今、たしかにつかんだ。一瞬だけだが、ワレスの秘密を。
おれには事情があって、本気で人を愛するわけにはいかないんだ……。
ルーシサスのことをたずねたのは、ただの嫉妬だった。学友だというジェイムズについては以前、ワレスからも聞いた。でも、ワレスがルーシサスを呼ぶときの顔は、ジェイムズの思い出を話すときよりずっと悲しげで、何かあるなと以前から思ってはいた。おそらくはかつて別れた恋人で、ジェイムズよりもさらに深く愛していた人なのだろうと。

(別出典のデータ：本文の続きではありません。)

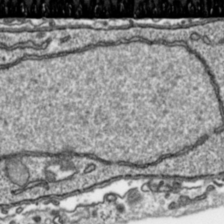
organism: Toxoplasma gondii
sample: Parasites in a vacuole inside a host cell
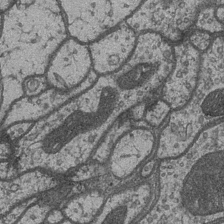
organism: Drosophila
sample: Optic medulla
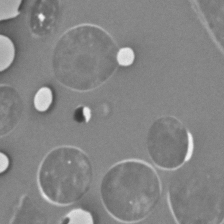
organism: C. elegans
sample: C. elegans embryo
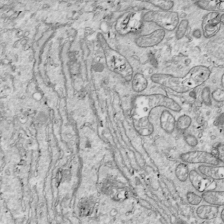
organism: Drosophila
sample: Cell division; meiosis; drosophila spermatocytes
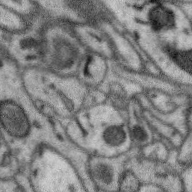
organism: Zebra finch
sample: Brain
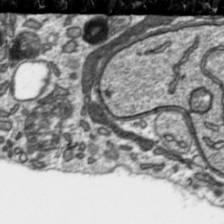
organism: Toxoplasma gondii
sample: Parasites in a vacuole inside a host cell

(だって、あの名を呼びながら、いつも涙を流している。隊長は自分でおぼえてないだろうけど)
きっと今でも愛しているのだ。
(誰も本気で愛せないなんて嘘じゃないか。隊長は以前には、たくさん恋人がいた)
そう思うと、ひたすら待とうと決めていたのに、詰問しないではいられなかった。ハシェドは自分でもおどろいている。自分が思っていたより嫉妬深いのだと知って。
しかし、さっきのワレスの反応は……。
あれは昔の恋人を知られてまごついたというものではなかった。あの顔だ。ハシェドがワレスの秘密にふれそうになったときの、恐怖にも近い顔——
(よく考えろ。ハシェド。いったい、さっきの会話のどこがそれなんだ? 隊長がおれに隠してること。本気で人を愛してはならないと考えてしまうほど重大な秘密。何があの人を、あんなにおびえさせているのか)
そうだ。あの人はおびえている。今、わかった。
だから、あんなふうに壊れそうになる。あなたのなかのアンバランスの正体。
もし、その正体をつかめば、ワレスを救えるのだろうか?
ハシェドはさきほどのワレスとの会話をけんめいに頭のなかでくりかえした。